Эти слова, сказанные давным-давно, вдруг всплыли в ее памяти. Они принадлежали Мартину Стэггу. Она тогда снималась в одной картине, и он вызвал ее к себе в кабинет…

– Знаю, тебе трудно с этим смириться, но Джени настолько обезумела от ревности, что уже не отдает себе отчета в том, что делает.

Марти был продюсером того фильма – крупный, добродушный мужчина с открытым щедрым сердцем и безошибочным чутьем на все, что имеет отношение к кинематографу. Если кто-нибудь из актеров попадал в беду, он всегда первым приходил на помощь.


«Как ты думаешь, почему она постоянно напивается и выходит в таком виде на люди? Посчитай, сколько раз за один только последний год она попадала во всякого рода переделки? Четыре, пять? Пять. Боюсь, в следующий раз ребята уж не поспеют вовремя, чтобы замять дело. И на чьей карьере это отразится? На ее? Да ни в коем случае, ее карьера закончилось, когда ей и двенадцати не исполнилось. Это тебе, и только тебе придется платить по счетам. И думаешь, она тебя пожалеет? Ты только подумай, зачем ей закатывать все эти пьяные скандалы на площадке и все равно цепляться за съемки? И почему это она заболевает всякий раз, когда тебя приходят снимать для рекламы, так что ты вынуждена оставаться дома и ухаживать за ней?
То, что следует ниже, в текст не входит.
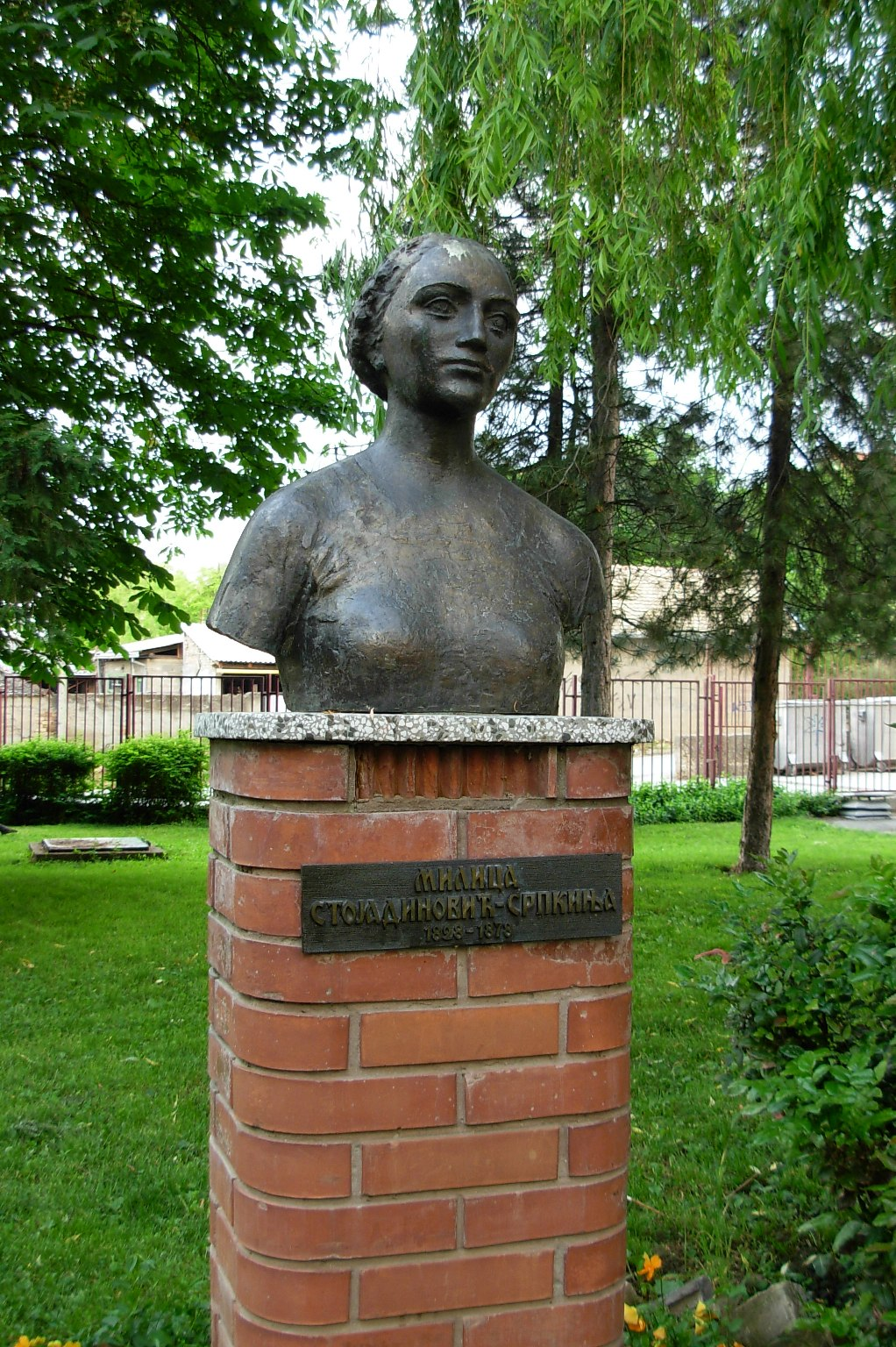 Биста Милице Стојадиновић Српкиње у Буковцу.

Только не думай, пожалуйста, будто я ничего не понимаю. Да, она была знаменита, что называется «звездой», и снималась не с кем попало. Все это я признаю. И семью, наверное, она кормила, и кормила неплохо. Вот и подумай, каково ей сейчас. Вроде как жизнь кончилась, даже не начавшись. Все вокруг нее крутятся, все кричат «ура», и вдруг – пустота. Лично мне не приходилось еще видеть вундеркиндов, которые бы выходили из таких переделок целыми и невредимыми. А Джейн вдвойне тяжело. Перед ней ты – младшая сестренка, ставшая такой звездой, что ей и не снилось. Ну и каково ей, по-твоему, все время оставаться у тебя в тени? Она ведь прекрасно знает, что единственная причина, по какой ей дают работу, – это некий пункт в твоем контракте. Да и не только она – все это знают! Вообрази, как все у нее внутри переворачивается. Не сомневаюсь, что ты руководствуешься самыми лучшими намерениями, но это не имеет никакого значения, добра ей ты не приносишь. Послушайся моего совета, давай исключим из контракта этот пункт. Бухгалтерия готова заплатить ей хорошие отступные, а рекламщики все обставят как надо. Пусть соскочит с подножки, пока окончательно не съехала с катушек, да и тебе всерьез не навредила».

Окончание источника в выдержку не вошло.